Word Sense Discrimination with French Transformer Models
Abstract
This paper investigates unsupervised Word Sense Discrimination using French monolingual transformer models (viz. FlauBERT and CamemBERT), employing clustering and lexical substitution techniques. To investigate approaches that can benefit lower-resource languages, we explore three approaches: (1) clustering contextual embeddings derived through Principal Component Analysis (PCA); (2) a substitute-based method inspired by Amrami and Goldberg (2018), which leverages sparse vectors of model-predicted substitutes; and (3) an enhanced lexical substitution approach adapted from Zhou (2019), designed specifically for BERT-based models and employing embedding dropout to preserve semantic coherence. The evaluation uses two datasets: a manually annotated gold standard comprising 11 homonymous and polysemous target words, and a noisier, augmented corpus sourced from web crawls. Cluster estimation is performed with the Bayesian Information Criterion (BIC), and clustering is conducted using Gaussian Mixture Models (GMM).
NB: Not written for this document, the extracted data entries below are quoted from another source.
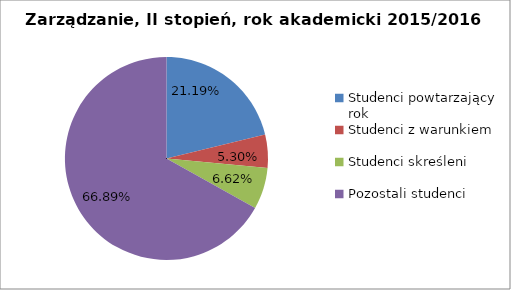
| Category | Series 0 |
|---|---|
| Studenci powtarzający rok | 32 |
| Studenci z warunkiem | 8 |
| Studenci skreśleni | 10 |
| Pozostali studenci | 101 |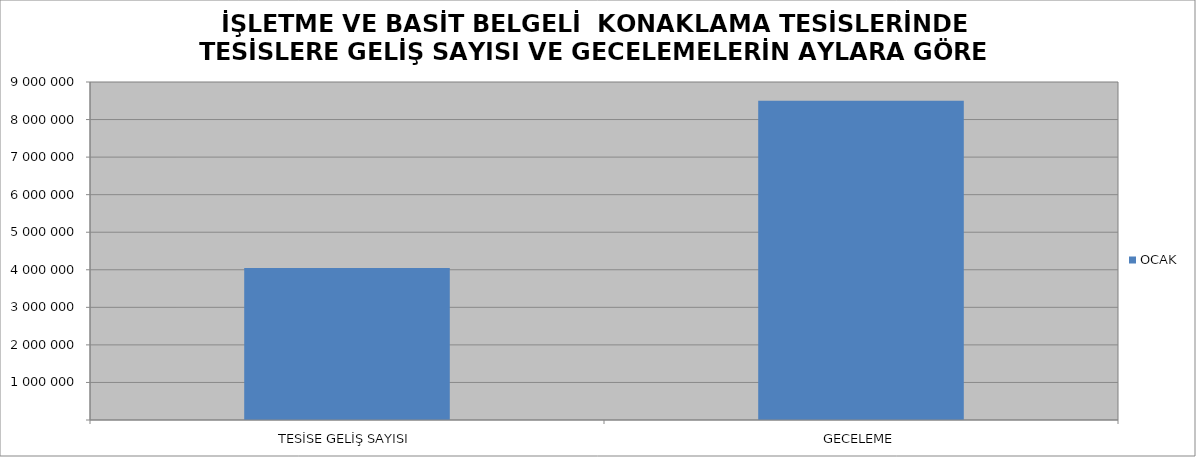
| Category | OCAK |
|---|---|
| TESİSE GELİŞ SAYISI | 4047187 |
| GECELEME | 8502645 |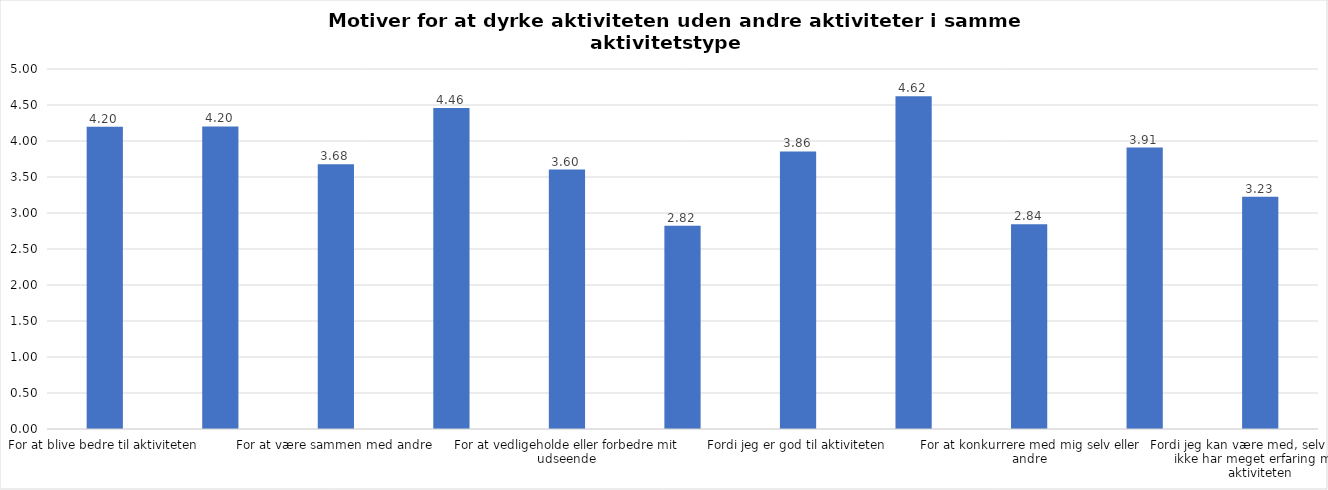
| Category | Gennemsnit |
|---|---|
| For at blive bedre til aktiviteten | 4.198 |
| For at vedligeholde eller forbedre min sundhed (fx helbred, fysisk form) | 4.202 |
| For at være sammen med andre | 3.678 |
| For at gøre noget godt for mig selv | 4.459 |
| For at vedligeholde eller forbedre mit udseende | 3.603 |
| Fordi andre i min omgangskreds opmuntrer mig til det | 2.822 |
| Fordi jeg er god til aktiviteten | 3.855 |
| Fordi jeg godt kan lide aktiviteten | 4.62 |
| For at konkurrere med mig selv eller andre | 2.843 |
| Fordi aktiviteten passer godt ind i min hverdag | 3.909 |
| Fordi jeg kan være med, selv om jeg ikke har meget erfaring med aktiviteten | 3.227 |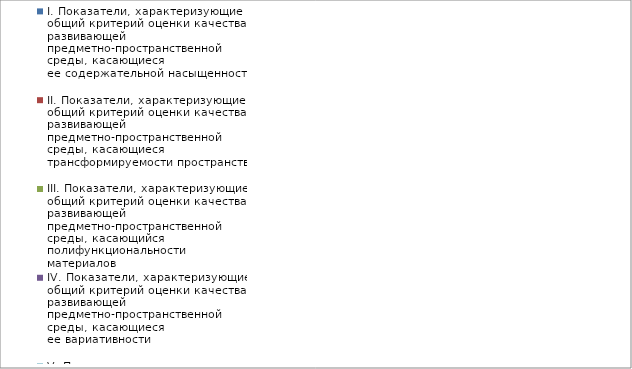
| Category | I. Показатели, характеризующие общий критерий оценки качества развивающей предметно-пространственной среды, касающиеся ее содержательной насыщенности | II. Показатели, характеризующие общий критерий оценки качества развивающей предметно-пространственной среды, касающиеся трансформируемости пространства | III. Показатели, характеризующие общий критерий оценки качества развивающей предметно-пространственной среды, касающийся полифункциональности материалов | IV. Показатели, характеризующие общий критерий оценки качества развивающей предметно-пространственной среды, касающиеся ее вариативности | V. Показатели, характеризующие общий критерий оценки качества развивающей предметно-пространственной среды, касающиеся ее доступности | VI. Показатели, характеризующие общий критерий оценки качества развивающей предметно-пространственной среды, касающиеся безопасности предметно-пространственной среды |
|---|---|---|---|---|---|---|
| Солнышко | 0.955 | 0.833 | 0.833 | 1 | 1 | 0.95 |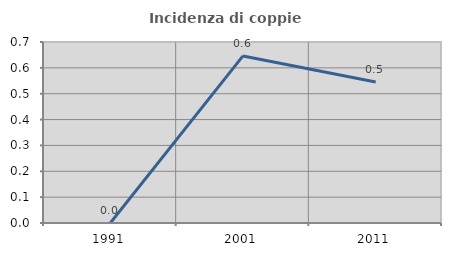
| Category | Incidenza di coppie miste |
|---|---|
| 1991.0 | 0 |
| 2001.0 | 0.646 |
| 2011.0 | 0.545 |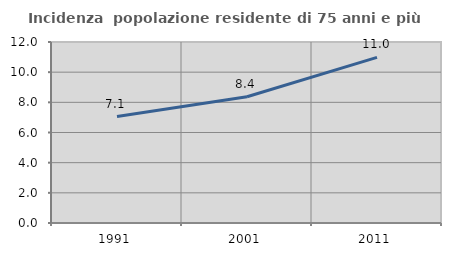
| Category | Incidenza  popolazione residente di 75 anni e più |
|---|---|
| 1991.0 | 7.054 |
| 2001.0 | 8.369 |
| 2011.0 | 10.977 |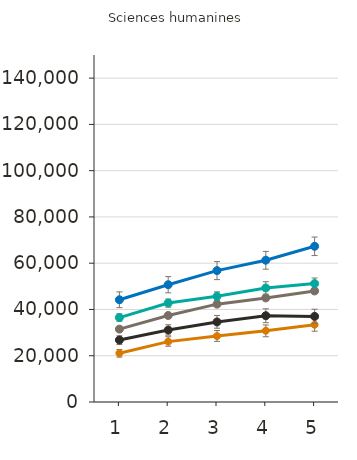
| Category | Certificat d'études collégial | Diplôme d'études collégial | Baccalauréat | Maîtrise | Doctorat | Grade professionnel |
|---|---|---|---|---|---|---|
| 1.0 | 21100 | 26800 | 31500 | 36500 | 44200 |  |
| 2.0 | 26100 | 31100 | 37400 | 42800 | 50700 |  |
| 3.0 | 28500 | 34600 | 42300 | 45700 | 56800 |  |
| 4.0 | 30800 | 37300 | 45000 | 49300 | 61300 |  |
| 5.0 | 33400 | 37000 | 48000 | 51200 | 67300 |  |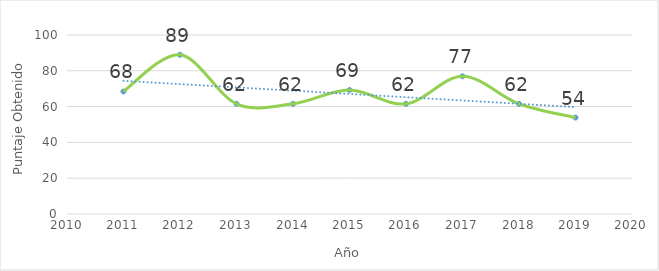
| Category | 54 |
|---|---|
| 2011.0 | 68.42 |
| 2012.0 | 88.9 |
| 2013.0 | 61.54 |
| 2014.0 | 61.5 |
| 2015.0 | 69.2 |
| 2016.0 | 61.5 |
| 2017.0 | 76.9 |
| 2018.0 | 61.5 |
| 2019.0 | 53.846 |

The gold standard enables comprehensive evaluation across hard-clustering metrics, addressing the lack of consensus on benchmarking Word Sense Discrimination algorithms. Our results show that FlauBERT consistently outperforms CamemBERT on clean datasets, while CamemBERT demonstrates greater robustness to noise. Incorporating Zhou’s (2019) lexical substitution technique yields state-of-the-art performance, particularly in substitute-based methods, but at the cost of significantly higher computational demands and variability due to embedding dropout. These findings highlight the trade-offs between precision and scalability in applying advanced lexical substitution methods.